Traditionnellement, cette notion de régulation a été absente du secteur du logement social. En effet, les liens très étroits, voire organiques, entre l’autorité publique compétente et l’entreprise de logement social mandatée ont contribué à internaliser cette régulation et à la réduire à une relation de dépendance de l’entreprise mandatée à l’autorité publique, dépendance organique, tutélaire et financière, et à un simple contrôle interne de légalité.
Les fonctions de définition du service d’intérêt général du logement social et de régulation étaient ainsi concentrées au sein de l’autorité publique compétente, et continuent de l’être dans un grand nombre d’Etats-membres.
L’émergence d’un troisième acteur dans le processus de mise en œuvre du service d’intérêt général du logement social, en l’occurrence le ménage bénéficiaire, la montée en puissance des exigences de qualité du service rendu et de son évaluation, la nécessité d’impliquer les ménages bénéficiaires dans le processus d’amélioration du service rendu, mais surtout le développement dans certains Etats-membres d’entreprises de logement social organiquement, voir financièrement, indépendantes des autorités publique mandatrices, ont contribué à faire émerger ce concept de régulation du logement social.
Le Royaume-Uni et les Pays-Bas illustrent parfaitement cette montée en puissance de la question de la régulation du logement social face à un développement rapide du logement social par des entreprises de logement social indépendantes et une très forte représentativité de ce secteur dans les marchés du logement.
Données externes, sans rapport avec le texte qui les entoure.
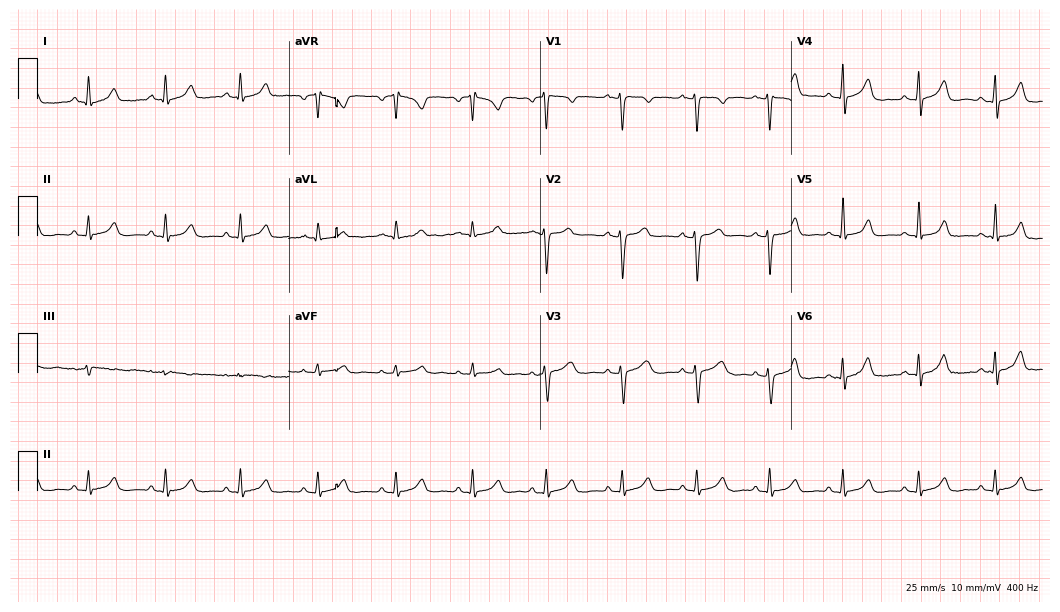
ECG — a 29-year-old woman. Labelled as a normal ECG.

Un concept communautaire qui s’est développé avec la libéralisation des services d’intérêt général de réseau L’approfondissement des réflexions communautaires autour des services d’intérêt général a également contribué à expliciter la notion de régulation et à en préciser le contenu.
Au-delà de la mise en place de régulateurs communautaires ou nationaux dans les services d’intérêt général de réseau libéralisés, le principe d’une régulation des services d’intérêt général tant à se généraliser en lien avec la montée en puissance de l’approche consumériste des services d’intérêt général.
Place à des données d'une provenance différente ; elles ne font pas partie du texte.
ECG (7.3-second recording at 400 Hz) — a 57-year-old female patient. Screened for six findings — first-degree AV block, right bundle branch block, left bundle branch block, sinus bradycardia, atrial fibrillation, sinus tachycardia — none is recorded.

Ainsi, dans son projet de communication sur les services d’intérêt général annoncé pour l’automne 2007 , la Commission européenne érige en tant que principes communs à l’ensemble des services d’intérêt général, et par conséquent au logement social, l’existence d’un régulateur indépendant qui soit à même de garantir les droits des ménages bénéficiaires, d’imposer des sanctions, de procéder à des évaluations et de garantir la participation effective des ménages bénéficiaires dans la définition et l’évaluation du service d’intérêt général, de sa juste compensation, de s’assurer de l’existence et du respect de clauses d’évolutivité du service d’intérêt général permettant de s’adapter à l’évolution des besoins et de la demande de service d’intérêt général.
Le régulateur assure également une fonction d’analyse du secteur et d’évaluation de ses effets sur le marché concerné.
La régulation du logement social au Royaume-Uni : contenu et évolutions récentes Cette approche de la régulation du logement social par un régulateur indépendant distinct organiquement de l’autorité publique compétente a été introduite au Royaume-Uni au niveau régional.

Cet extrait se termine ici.